● HOW TO COMPLETE THIS TASK
Output only the lines below that start at the line containing "organism: B. subtilis" and end at the line containing "sample: Macrophage", with both ends kept.

Stored dataset items:
=== Section Start ===

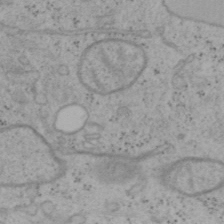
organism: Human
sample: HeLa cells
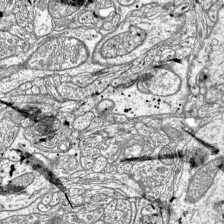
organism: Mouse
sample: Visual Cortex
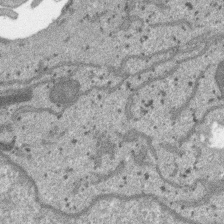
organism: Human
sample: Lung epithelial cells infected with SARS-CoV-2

=== Section End ===
=== Section Start ===

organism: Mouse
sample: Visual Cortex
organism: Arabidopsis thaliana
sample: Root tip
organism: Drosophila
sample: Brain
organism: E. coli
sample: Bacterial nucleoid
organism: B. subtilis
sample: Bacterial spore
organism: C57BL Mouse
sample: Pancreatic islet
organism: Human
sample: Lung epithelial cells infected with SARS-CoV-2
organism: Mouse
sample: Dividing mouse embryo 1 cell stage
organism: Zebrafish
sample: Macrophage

=== Section End ===

● RESULT FOR THIS EXERCISE
organism: B. subtilis
sample: Bacterial spore
organism: C57BL Mouse
sample: Pancreatic islet
organism: Human
sample: Lung epithelial cells infected with SARS-CoV-2
organism: Mouse
sample: Dividing mouse embryo 1 cell stage
organism: Zebrafish
sample: Macrophage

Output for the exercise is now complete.